Records drawn from a dataset
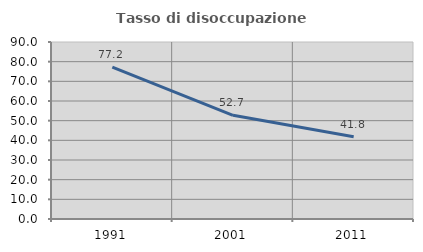
| Category | Tasso di disoccupazione giovanile  |
|---|---|
| 1991.0 | 77.193 |
| 2001.0 | 52.703 |
| 2011.0 | 41.772 |

**TASK DESCRIPTION:** Your job is to repeat every entry exactly, keeping all pictures out of the copy.

**SOLVED EXERCISE:**
| Category | Tasso di disoccupazione giovanile  |
|---|---|
| 1991.0 | 77.193 |
| 2001.0 | 52.703 |
| 2011.0 | 41.772 |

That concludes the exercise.